O artigo 859 do Código de Processo Civil trata da situação em que um bem penhorado em um processo judicial é confiado à guarda de um depositário e este, por sua vez, não cumpre com suas obrigações. Em termos simples, é quando alguém se compromete a guardar um bem que foi apreendido judicialmente, mas age de forma inadequada com ele.

O que o Artigo 859 estabelece?

Este artigo estabelece as consequências para o depositário que se torna infiel, ou seja, que falha em seu dever. Essencialmente, ele determina que o depositário infiel será responsável por perdas e danos e, além disso, poderá ser sujeito a um processo de execução para reaver o valor do bem ou os prejuízos causados.

Quem é o Depositário?

O depositário é a pessoa (física ou jurídica) a quem o juiz, ou a própria lei, confia a guarda de um bem que foi apreendido em um processo judicial. Essa apreensão pode ocorrer em diversas situações, como em execuções para pagamento de dívidas, em ações de busca e apreensão, entre outras. A responsabilidade do depositário é justamente zelar pela conservação e apresentação do bem sempre que for solicitado pelo juízo.

O que significa ser um Depositário Infiel?

Ser um depositário infiel significa, principalmente:

  • Não entregar o bem quando exigido: Se o juiz ou a parte interessada no processo solicitar a devolução do bem, e o depositário não o fizer sem justificativa legal, ele se torna infiel.
  • Causar dano ao bem: Se o depositário, por negligência ou dolo, danificar o bem que estava sob sua guarda, ele também será considerado infiel.
  • Dispor do bem indevidamente: Vender, doar, emprestar ou de qualquer outra forma dispor do bem sem autorização judicial configura a infidelidade.

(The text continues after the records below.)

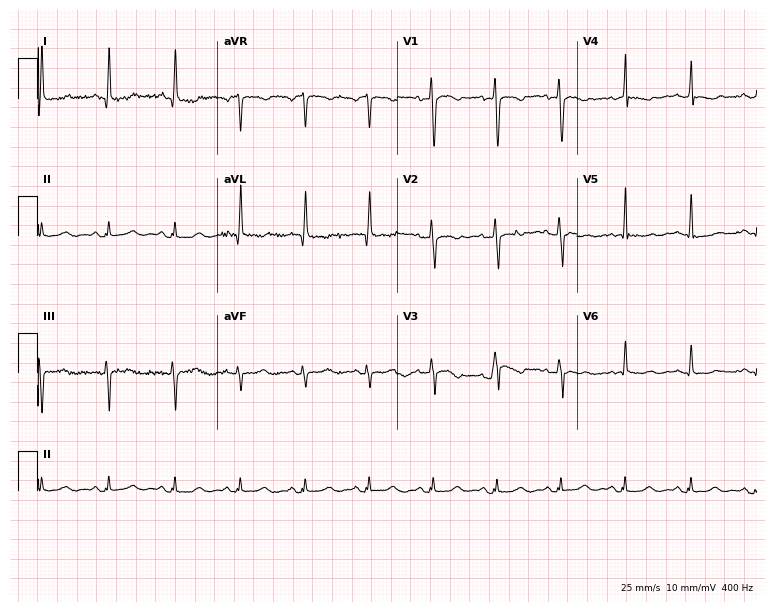
12-lead ECG (7.3-second recording at 400 Hz) from a woman, 50 years old. Screened for six findings — first-degree AV block, right bundle branch block, left bundle branch block, sinus bradycardia, atrial fibrillation, sinus tachycardia — none is recorded.
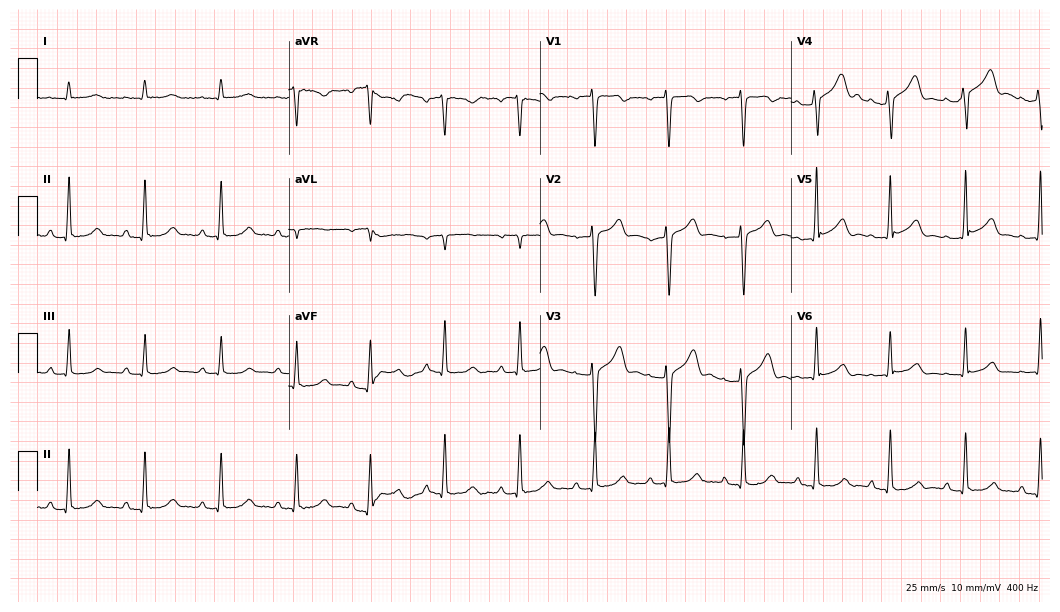
Standard 12-lead ECG recorded from a 77-year-old male patient (10.2-second recording at 400 Hz). Read as a normal ECG.
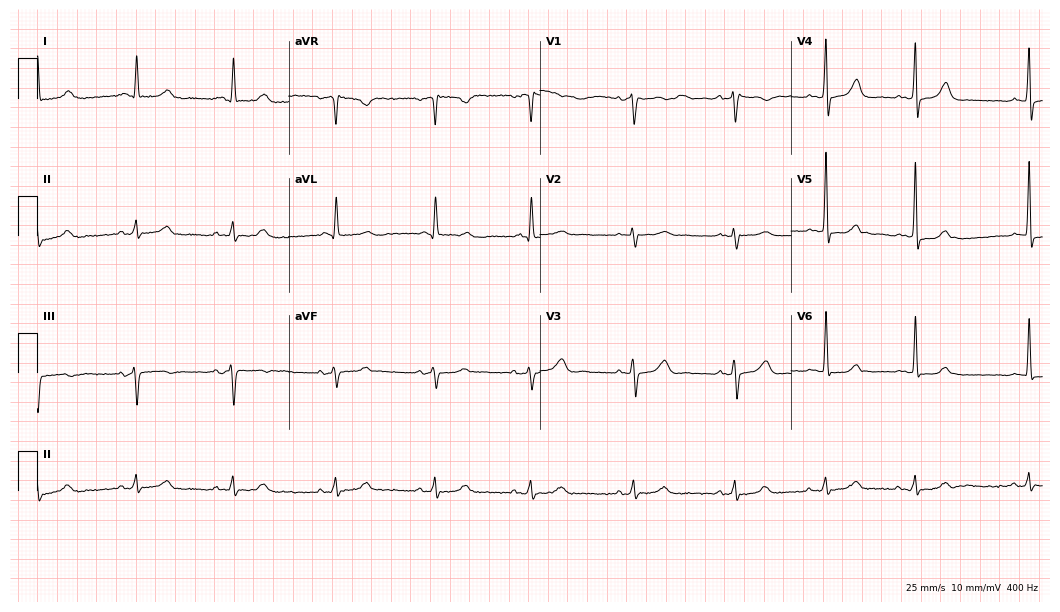
Resting 12-lead electrocardiogram (10.2-second recording at 400 Hz). Patient: an 83-year-old female. None of these six findings is recorded: first-degree AV block, right bundle branch block, left bundle branch block, sinus bradycardia, atrial fibrillation, sinus tachycardia. Other findings, if any, are not listed.
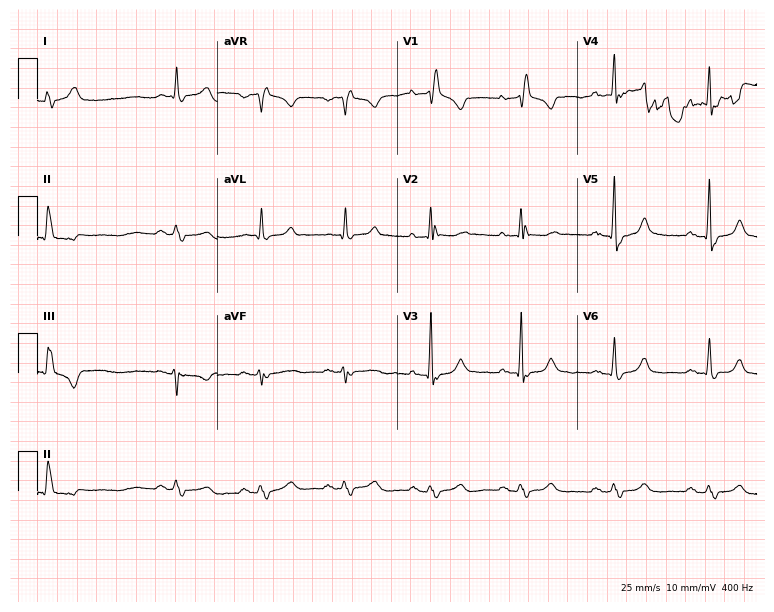
Electrocardiogram (7.3-second recording at 400 Hz), a 68-year-old male patient. Interpretation includes right bundle branch block.
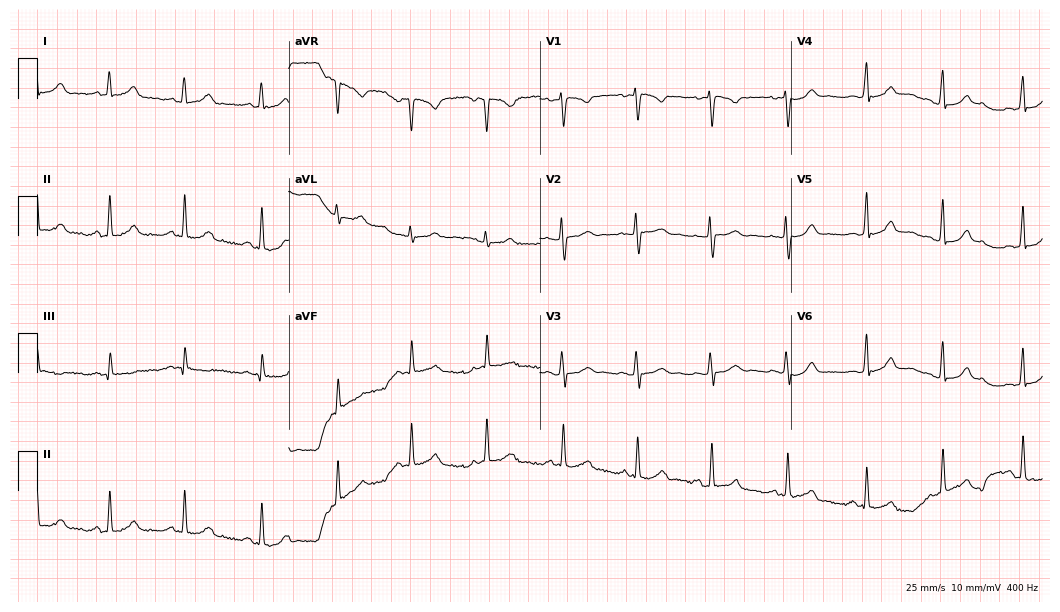
Standard 12-lead ECG recorded from a 24-year-old woman. Read as a normal ECG.
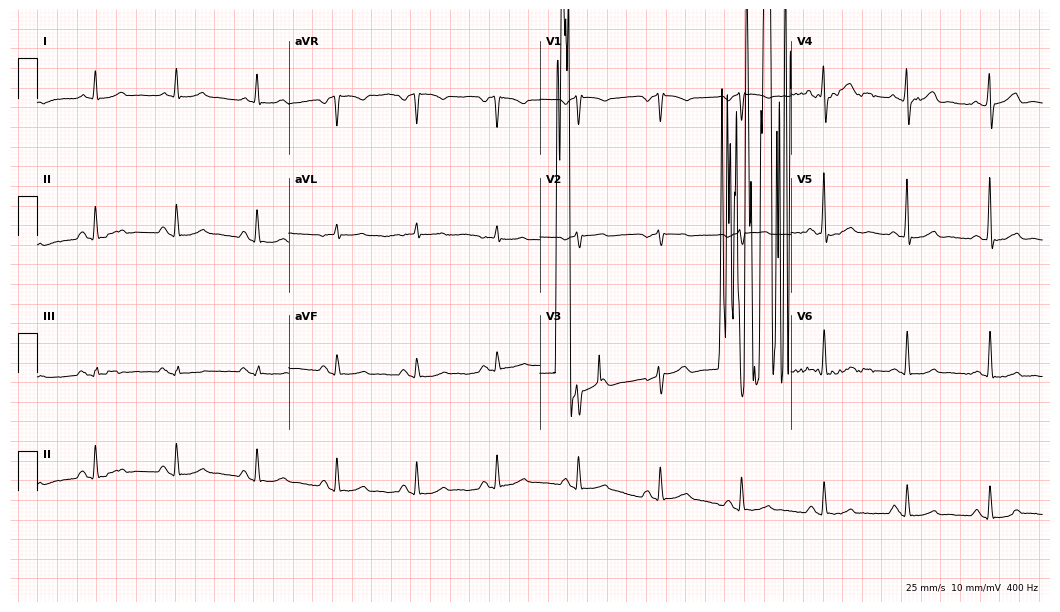
12-lead ECG from a male, 55 years old (10.2-second recording at 400 Hz). No first-degree AV block, right bundle branch block, left bundle branch block, sinus bradycardia, atrial fibrillation or sinus tachycardia recorded for this tracing. Findings outside these six are not listed.

Quais as Consequências para o Depositário Infiel?

O artigo 859 deixa claro que as consequências são severas:

  1. Responsabilidade por Perdas e Danos: O depositário infiel terá que indenizar a parte prejudicada por todos os prejuízos sofridos. Isso pode incluir o valor do bem, custos de reparo, lucros cessantes (o que a parte deixou de ganhar por não ter o bem) e outras despesas decorrentes da infidelidade.
  2. Execução Judicial: Caso o depositário não pague espontaneamente a indenização devida, a parte prejudicada poderá iniciar um processo de execução contra ele. Isso significa que o juiz poderá tomar medidas coercitivas para garantir o pagamento, como a penhora de bens do depositário.
  3. Possível Sanção Penal: É importante notar que, em determinadas situações, a infidelidade do depositário pode configurar crime, sujeito a sanções previstas na legislação penal.

Em resumo:

O artigo 859 do Código de Processo Civil protege o andamento dos processos judiciais ao estabelecer que quem assume a responsabilidade pela guarda de um bem apreendido deve fazê-lo com zelo e integridade. A falha nesse dever não sai barato, gerando para o depositário infiel a obrigação de reparar todos os danos causados e a possibilidade de sofrer medidas de execução forçada para cumprir com essa obrigação. O objetivo é garantir que os bens que garantem o sucesso de um processo judicial permaneçam seguros e disponíveis.